Each agent observes:

whether there is a wall (1) or not (0) in the adjacent cells in the four cardinal directions,
whether they see the other agent in a cone in front of them (1) or not (0). The cone projects forward up to ‘max_obs_distance’ (default=12) cells in front of the agent.
whether they hear the other agent (1) or not (0). The other agent is heard if they are within distance 2 from the agent in any direction.
the (x, y) coordinate of the evader’s start location,
the (x, y) coordinate of the pursuer’s start location,
Evader: the (x, y) coordinate of the evader’s goal location. Pursuer: blank coordinate (0, 0).
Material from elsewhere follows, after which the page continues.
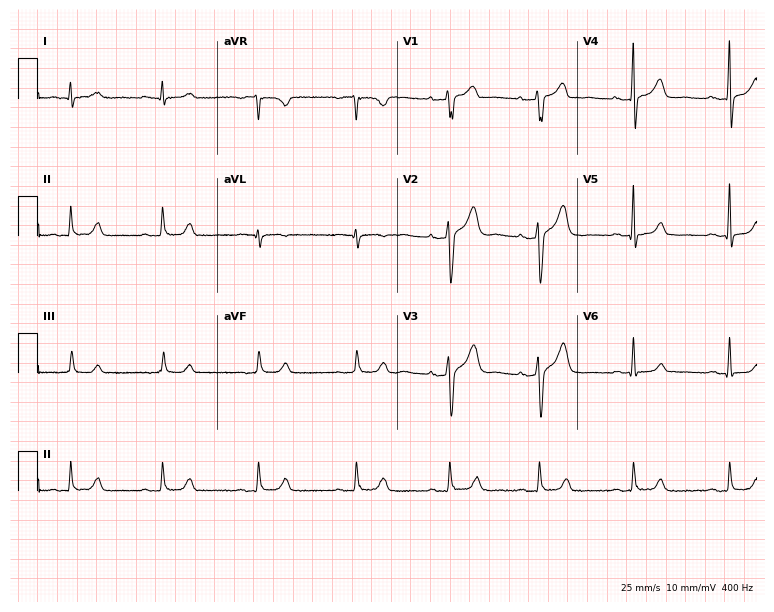
ECG — a man, 38 years old. Screened for six findings — first-degree AV block, right bundle branch block, left bundle branch block, sinus bradycardia, atrial fibrillation, sinus tachycardia — none is recorded.

Note, the goal and start coordinate observations do not change during a single episode, but they do change between episodes.

Rewards

The environment is zero-sum with the pursuer receiving the negative of the evader reward. Rewards are normalized so that returns are bounded between -1 and 1.
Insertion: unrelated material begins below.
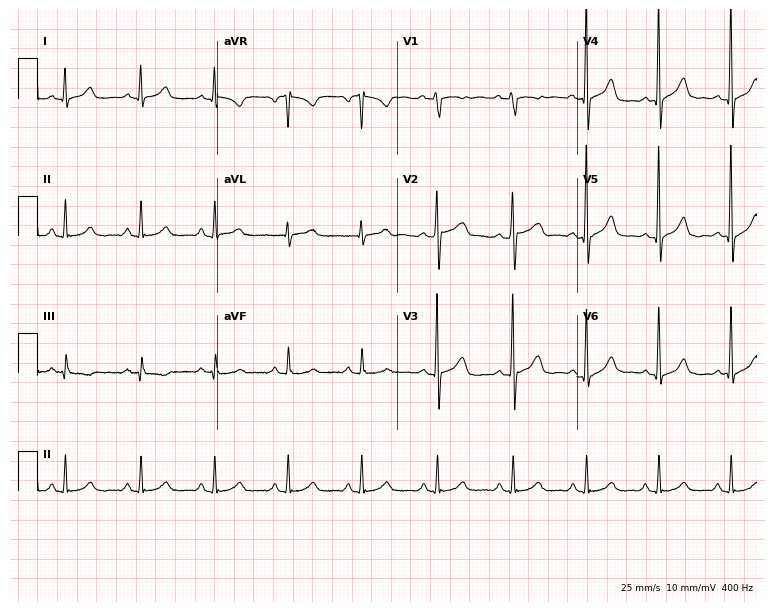
Standard 12-lead ECG recorded from a 53-year-old male (7.3-second recording at 400 Hz). Read as a normal ECG.

The evader receives a reward of 1 for reaching it’s goal location and a reward of -1 if it gets captured. Additionally, the evader receives a small reward of 0.01 each time it’s minimum distance achieved to it’s goal along the shortest path decreases for the current episode. This is to make it so the environment is no longer sparesely rewarded and helps with exploration and learning (it can be disabled by the use_progress_reward parameter). If progress reward is enabled, reward normalization still applies so the returns are bounded between -1 and 1.

Dynamics

Actions are deterministic and will move the agent one cell in the target direction if the cell is empty.

Starting State

At the start of each episode the start location of the evader is selected at random from all possible start locations. The evader’s goal location is then chosen randomly from the set of available goal locations given the evaders start location (in the default maps the goal location is always on the opposite side of the map from a start location). The pursuers start location is similarly chosen from it’s set of possible start locations.

Episode End

An episode ends when either the evader is caught or the evader reaches it’s goal. By default a max_episode_steps limit of 100 steps is also set. This may need to be adjusted when using larger grids (this can be done by manually specifying a value for max_episode_steps when creating the environment with posggym.make).

Arguments

grid - the grid layout to use. This can either be a string specifying one of the supported grids, or a custom :class:PEGrid object (default = "16x16").
max_obs_distance - the maximum number of cells in front each agent’s field of vision extends (default = 12).
use_progress_reward - whether to reward the evader agent for making progress towards it’s goal. If False the evader will only be rewarded when it reaches it’s goal, making it a sparse reward problem (default = ‘True`).

Available variants

The PursuitEvasion environment comes with a number of pre-built grid layouts which can be passed as an argument to posggym.make, to create different grids.

Grid name	Grid size
`5x5`	8x8
`16x16`	16x16
`32x32`	32x32

For example to use the PursuitEvasion environment with the 32x32 grid layout, and episode step limit of 200, and the default values for the other parameters you would use:

import posggym
env = posggym.make(
    'PursuitEvasion-v0',
    max_episode_steps=200,
    grid="32x32",
)

Version History

v1: Minor update, mainly removing unused parameters:
- removed action_probs parameter (actions are now always deterministic)
- removed normalize_reward parameter (rewards are now always normalized)
v0: Initial version

References

[This Pursuit-Evasion implementation is directly inspired by the problem] Seaman, Iris Rubi, Jan-Willem van de Meent, and David Wingate. 2018. “Nested Reasoning About Autonomous Agents Using Probabilistic Programs.” ArXiv Preprint ArXiv:1812.01569.
Schwartz, Jonathon, Ruijia Zhou, and Hanna Kurniawati. “Online Planning for Interactive-POMDPs using Nested Monte Carlo Tree Search.” In 2022 IEEE/RSJ International Conference on Intelligent Robots and Systems (IROS), pp. 8770-8777. IEEE, 2022.